With 100% traffic going to dev, should be pretty accurate. Need to start working on load testing.

laineymajor commented 1 year ago

On hold until we turn up the dial on staging + higher environments.

RachalCassity commented 1 year ago

Reminder: Attach PRs to scale up pods for future traffic.

laineymajor commented 1 year ago

Rachal going to make a PR for staging

laineymajor commented 1 year ago

Rachal created the PRs for SB and production (as draft currently). Removed the DB migrate job from SB and production (this will remain a manual process in Jenkins).

LindseySaari commented 1 year ago

PRs still in draft mode and ready to go when we are.
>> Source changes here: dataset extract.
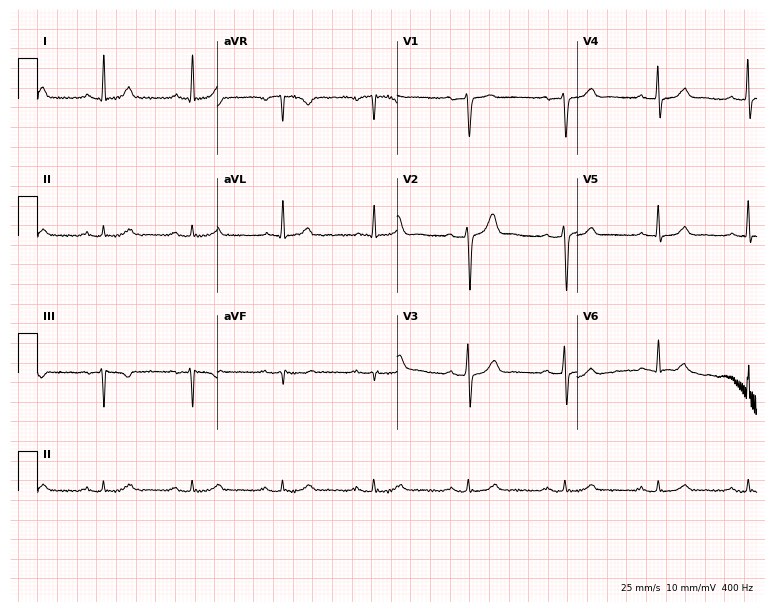
Resting 12-lead electrocardiogram (7.3-second recording at 400 Hz). Patient: a male, 51 years old. Read as a normal ECG.
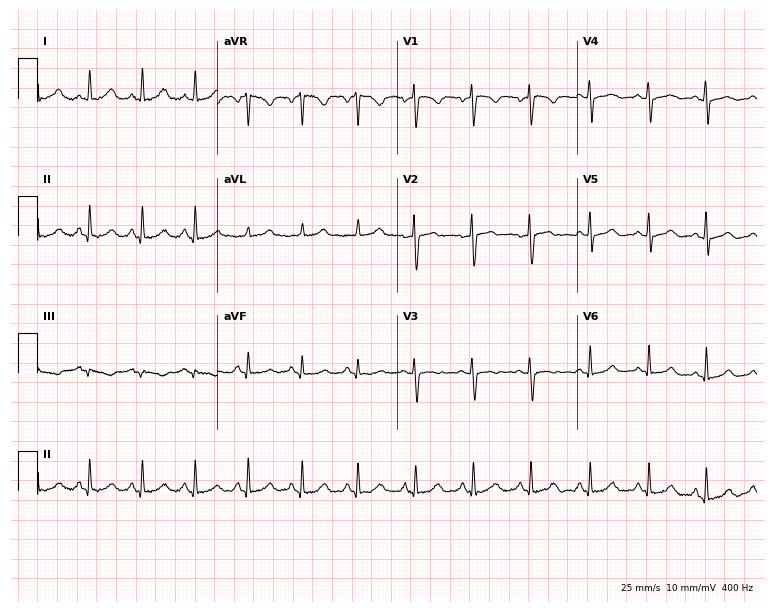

laineymajor commented 1 year ago

Now that we have increased number of pods in staging, the pods are not all cycling through. @RachalCassity to look at the config and pull in Kyle if needed. Percentages seem to be the way to go.

LindseySaari commented 1 year ago

@RachalCassity Do you want to update this ticket with the changes made + discussed in this thread please?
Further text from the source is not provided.